Repeat these records exactly, pictures excluded.

• DATA SUPPLIED:
Segment Open
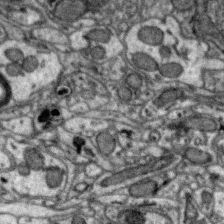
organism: Zebra finch
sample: Brain
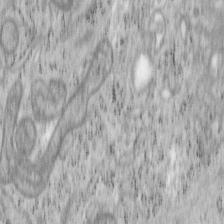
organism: Human
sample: HeLa cells
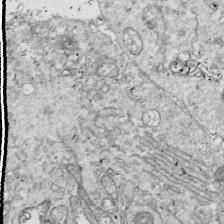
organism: Drosophila
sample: Cell division; meiosis; drosophila spermatocytes
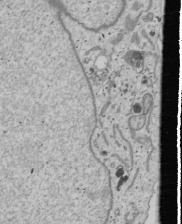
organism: Human
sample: Mitochondria in U2OS cells
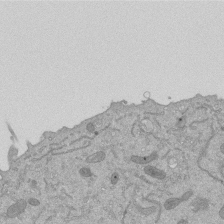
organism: Mouse
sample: ED-1 cell nuclei; centrioles
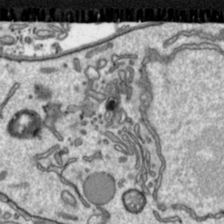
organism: Toxoplasma gondii
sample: Parasites in a vacuole inside a host cell
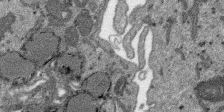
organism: Human
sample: Lung epithelial cells infected with SARS-CoV-2
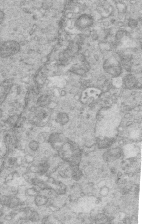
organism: Mouse
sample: Multiciliated cells
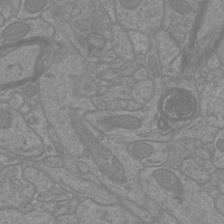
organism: Mouse
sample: Cortical neurons
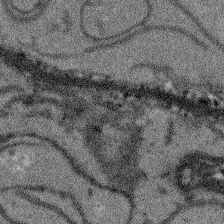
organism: Arabidopsis thaliana
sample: Root tip
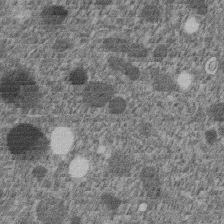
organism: C. elegans
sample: C. elegans embryo early stage
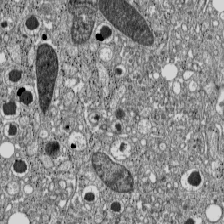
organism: C57BL Mouse
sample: Pancreatic islet
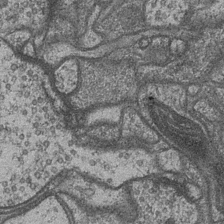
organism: Drosophila
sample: Optic medulla
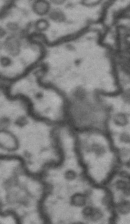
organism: Drosophila
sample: Brain
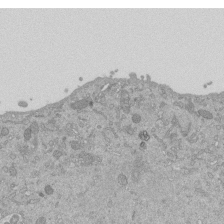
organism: Mouse
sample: ED-1 cell nuclei; centrioles
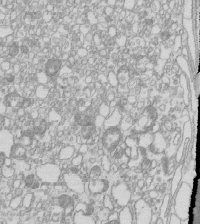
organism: Mouse
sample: Macrophages
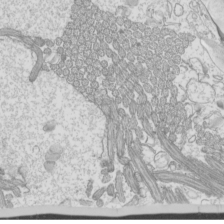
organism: Mouse
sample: Cilia; mouse epididymis
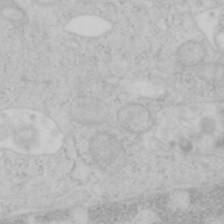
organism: Mouse
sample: OT-I killer T cells with ID8 ovarian cancer cells
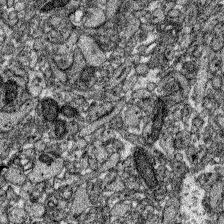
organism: Zebrafish
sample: Larval olfactory bulb
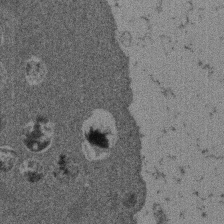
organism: Mouse
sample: Dividing mouse embryo 1 cell stage
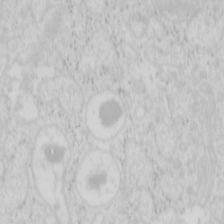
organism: Mouse
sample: Pancreas
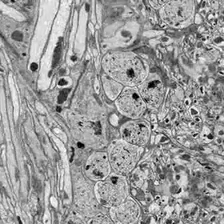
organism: Drosophila
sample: Optic lobe
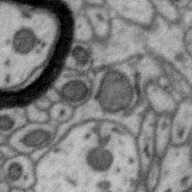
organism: Zebra finch
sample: Brain
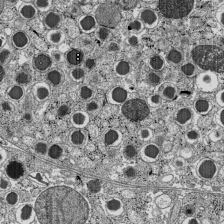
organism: C57BL Mouse
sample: Pancreatic islet
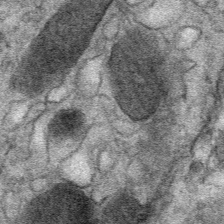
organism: Mouse
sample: Mouse Salivary gland
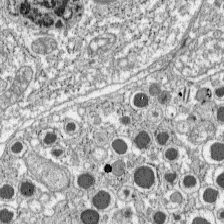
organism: C57BL Mouse
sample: Pancreatic islet
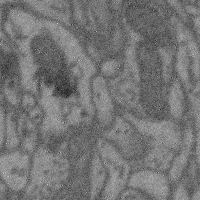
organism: Mouse
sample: Cerebral cortex
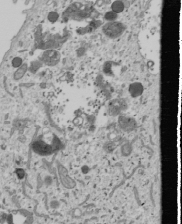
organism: Human
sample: Mitochondria in U2OS cells
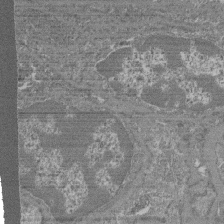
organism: Mouse
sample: Glomerulus
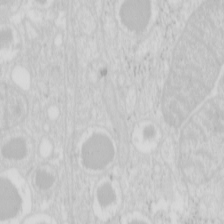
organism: Mouse
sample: Pancreas
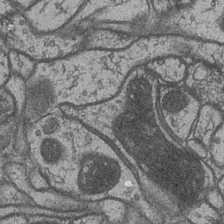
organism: Drosophila
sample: Optic medulla
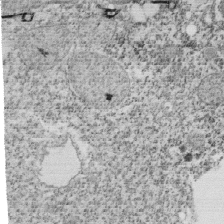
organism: Tetrahymena
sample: Cilia in tetrahymena
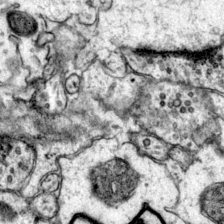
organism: Mouse
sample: Primary visual cortex
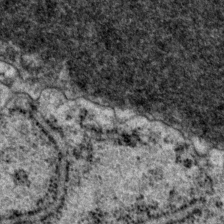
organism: P. pacificus
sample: Pharynx
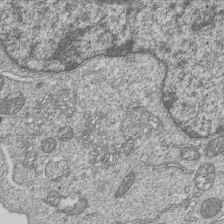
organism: Human
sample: MDA-MB-231 cells
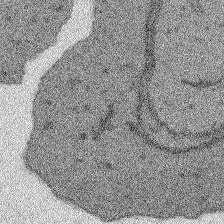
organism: Human
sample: HeLa cells
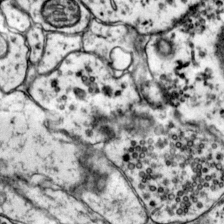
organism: Mouse
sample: Primary visual cortex
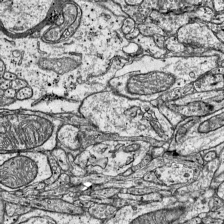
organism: Mouse
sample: Visual Cortex
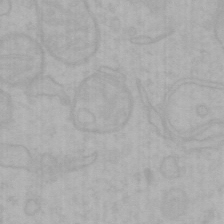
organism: Mouse
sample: Choroid plexus
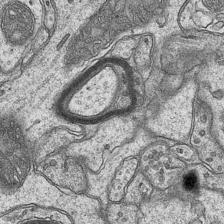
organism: Mouse
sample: CA1 Hippocampus
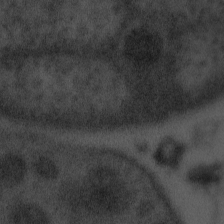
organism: Tuwongella immobilis
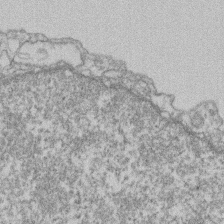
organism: Mouse
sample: T cell stromal cell synapse
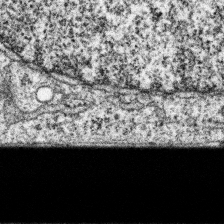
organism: Human
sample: HeLa cells
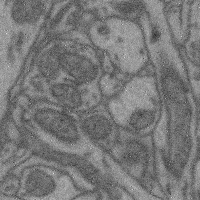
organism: Mouse
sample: Cerebral cortex
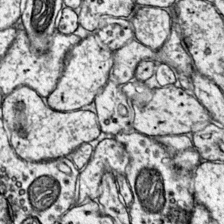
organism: Mouse
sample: Primary visual cortex
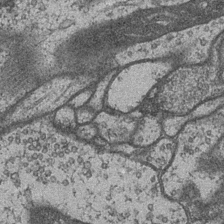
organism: Drosophila
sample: Optic medulla
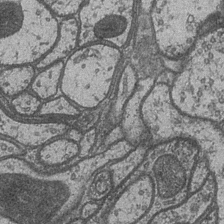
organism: Drosophila
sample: Optic medulla
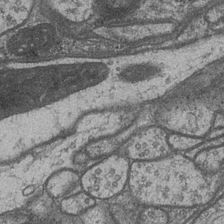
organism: Drosophila
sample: Optic medulla
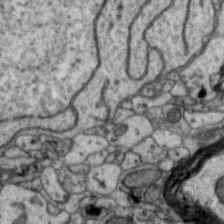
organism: Zebra finch
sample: Brain
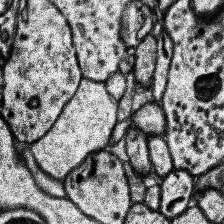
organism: Human
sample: Temporal Lobe
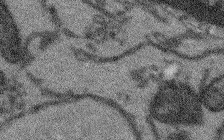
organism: Arabidopsis thaliana
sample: Root tip
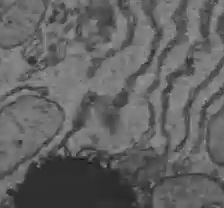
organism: C57BL Mouse
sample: Liver
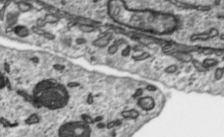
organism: Toxoplasma gondii
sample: Parasites in a vacuole inside a host cell
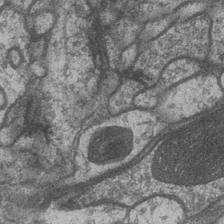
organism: Drosophila
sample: Optic medulla
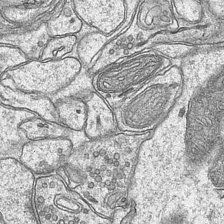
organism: Mouse
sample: CA1 Hippocampus
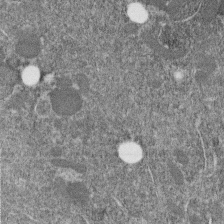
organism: C. elegans
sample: C. elegans embryo early stage
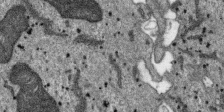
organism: Human
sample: Lung epithelial cells, uninfected (mock) control
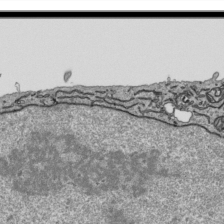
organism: Human
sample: Mitochondria in HCT116 cells
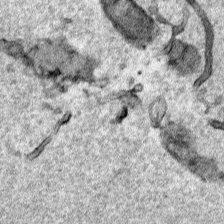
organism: Human
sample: Mitochondria in HCT116 cells
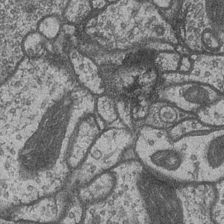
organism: Drosophila
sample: Optic medulla
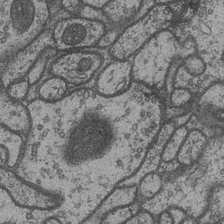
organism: Drosophila
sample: Optic medulla
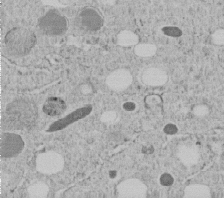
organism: C. elegans
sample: C. elegans embryo early stage
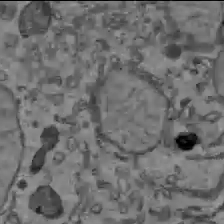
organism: C57BL Mouse
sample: Liver
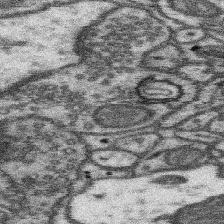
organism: Mouse
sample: Somatosensory cortex neuropil
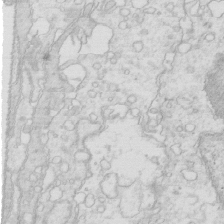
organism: Mouse
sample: Multiciliated cells
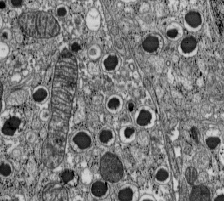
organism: C57BL Mouse
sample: Pancreatic islet
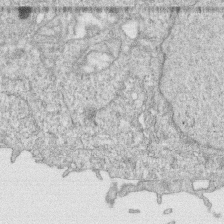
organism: Human
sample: HeLa cell HIV synapse
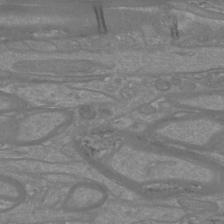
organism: Mouse
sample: Cortical neurons
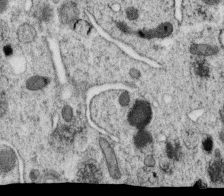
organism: C. elegans
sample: C. elegans oocyte; sperm cells
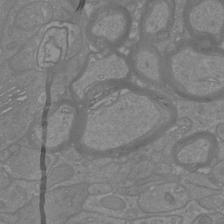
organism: Mouse
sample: Cortical neurons
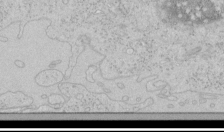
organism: Human
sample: Mitochondria in HCT116 cells
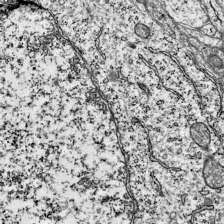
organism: Mouse
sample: Visual Cortex
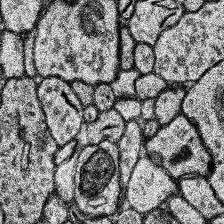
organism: Human
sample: Temporal Lobe
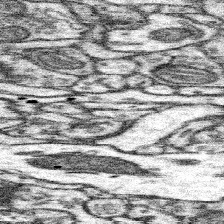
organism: Mouse
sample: Somatosensory cortex neuropil
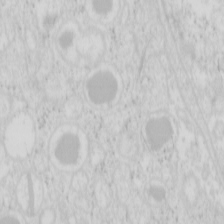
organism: Mouse
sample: Pancreas
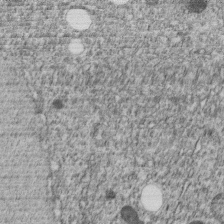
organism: C. elegans
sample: C. elegans embryo early stage
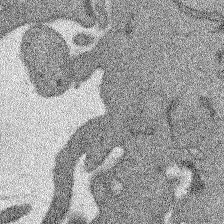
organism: Human
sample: HeLa cells
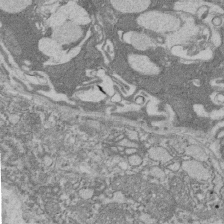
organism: Rat
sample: Salivary granule
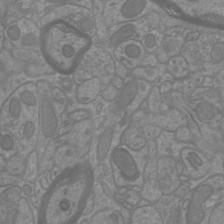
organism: Mouse
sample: Cortical neurons
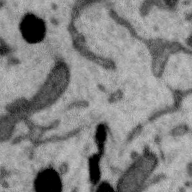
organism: Zebra finch
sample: Brain
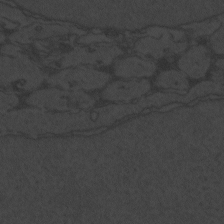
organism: Zebrafish
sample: Macrophage infected with Toxoplasma gondii
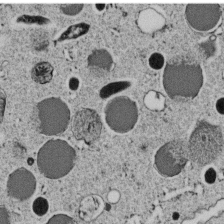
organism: C. elegans
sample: C. elegans embryo early stage
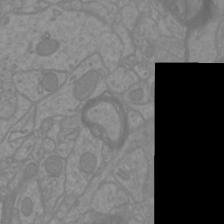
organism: Mouse
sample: Cortical neurons
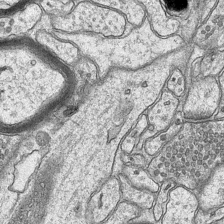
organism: Mouse
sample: CA1 Hippocampus
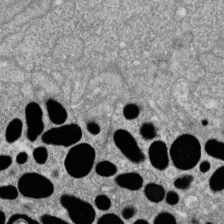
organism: Zebrafish
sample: Cilia; retinal pigment epithelium
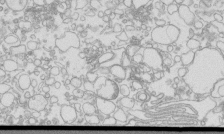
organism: Mouse
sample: Macrophages
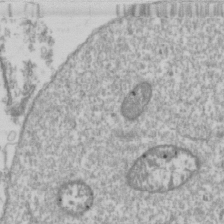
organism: Drosophila
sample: Cell division; meiosis; drosophila spermatocytes
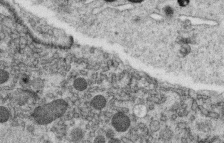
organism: C. elegans
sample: C. elegans oocyte; sperm cells
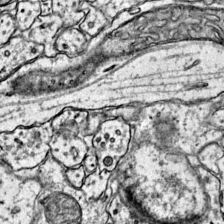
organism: Mouse
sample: Primary visual cortex
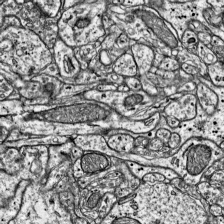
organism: Mouse
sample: Visual Cortex
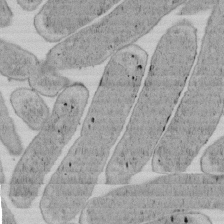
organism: E. coli
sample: Bacterial nucleoid
Segment Closed
• WRITTEN REPLY:
organism: Zebra finch
sample: Brain
organism: Human
sample: HeLa cells
organism: Drosophila
sample: Cell division; meiosis; drosophila spermatocytes
organism: Human
sample: Mitochondria in U2OS cells
organism: Mouse
sample: ED-1 cell nuclei; centrioles
organism: Toxoplasma gondii
sample: Parasites in a vacuole inside a host cell
organism: Human
sample: Lung epithelial cells infected with SARS-CoV-2
organism: Mouse
sample: Multiciliated cells
organism: Mouse
sample: Cortical neurons
organism: Arabidopsis thaliana
sample: Root tip
organism: C. elegans
sample: C. elegans embryo early stage
organism: C57BL Mouse
sample: Pancreatic islet
organism: Drosophila
sample: Optic medulla
organism: Drosophila
sample: Brain
organism: Mouse
sample: ED-1 cell nuclei; centrioles
organism: Mouse
sample: Macrophages
organism: Mouse
sample: Cilia; mouse epididymis
organism: Mouse
sample: OT-I killer T cells with ID8 ovarian cancer cells
organism: Zebrafish
sample: Larval olfactory bulb
organism: Mouse
sample: Dividing mouse embryo 1 cell stage
organism: Mouse
sample: Pancreas
organism: Drosophila
sample: Optic lobe
organism: Zebra finch
sample: Brain
organism: C57BL Mouse
sample: Pancreatic islet
organism: Mouse
sample: Mouse Salivary gland
organism: C57BL Mouse
sample: Pancreatic islet
organism: Mouse
sample: Cerebral cortex
organism: Human
sample: Mitochondria in U2OS cells
organism: Mouse
sample: Glomerulus
organism: Mouse
sample: Pancreas
organism: Drosophila
sample: Optic medulla
organism: Tetrahymena
sample: Cilia in tetrahymena
organism: Mouse
sample: Primary visual cortex
organism: P. pacificus
sample: Pharynx
organism: Human
sample: MDA-MB-231 cells
organism: Human
sample: HeLa cells
organism: Mouse
sample: Primary visual cortex
organism: Mouse
sample: Visual Cortex
organism: Mouse
sample: Choroid plexus
organism: Mouse
sample: CA1 Hippocampus
organism: Tuwongella immobilis
organism: Mouse
sample: T cell stromal cell synapse
organism: Human
sample: HeLa cells
organism: Mouse
sample: Cerebral cortex
organism: Mouse
sample: Primary visual cortex
organism: Drosophila
sample: Optic medulla
organism: Drosophila
sample: Optic medulla
organism: Drosophila
sample: Optic medulla
organism: Zebra finch
sample: Brain
organism: Human
sample: Temporal Lobe
organism: Arabidopsis thaliana
sample: Root tip
organism: C57BL Mouse
sample: Liver
organism: Toxoplasma gondii
sample: Parasites in a vacuole inside a host cell
organism: Drosophila
sample: Optic medulla
organism: Mouse
sample: CA1 Hippocampus
organism: C. elegans
sample: C. elegans embryo early stage
organism: Human
sample: Lung epithelial cells, uninfected (mock) control
organism: Human
sample: Mitochondria in HCT116 cells
organism: Human
sample: Mitochondria in HCT116 cells
organism: Drosophila
sample: Optic medulla
organism: Drosophila
sample: Optic medulla
organism: C. elegans
sample: C. elegans embryo early stage
organism: C57BL Mouse
sample: Liver
organism: Mouse
sample: Somatosensory cortex neuropil
organism: Mouse
sample: Multiciliated cells
organism: C57BL Mouse
sample: Pancreatic islet
organism: Human
sample: HeLa cell HIV synapse
organism: Mouse
sample: Cortical neurons
organism: C. elegans
sample: C. elegans oocyte; sperm cells
organism: Mouse
sample: Cortical neurons
organism: Human
sample: Mitochondria in HCT116 cells
organism: Mouse
sample: Visual Cortex
organism: Human
sample: Temporal Lobe
organism: Mouse
sample: Somatosensory cortex neuropil
organism: Mouse
sample: Pancreas
organism: C. elegans
sample: C. elegans embryo early stage
organism: Human
sample: HeLa cells
organism: Rat
sample: Salivary granule
organism: Mouse
sample: Cortical neurons
organism: Zebra finch
sample: Brain
organism: Zebrafish
sample: Macrophage infected with Toxoplasma gondii
organism: C. elegans
sample: C. elegans embryo early stage
organism: Mouse
sample: Cortical neurons
organism: Mouse
sample: CA1 Hippocampus
organism: Zebrafish
sample: Cilia; retinal pigment epithelium
organism: Mouse
sample: Macrophages
organism: Drosophila
sample: Cell division; meiosis; drosophila spermatocytes
organism: C. elegans
sample: C. elegans oocyte; sperm cells
organism: Mouse
sample: Primary visual cortex
organism: Mouse
sample: Visual Cortex
organism: E. coli
sample: Bacterial nucleoid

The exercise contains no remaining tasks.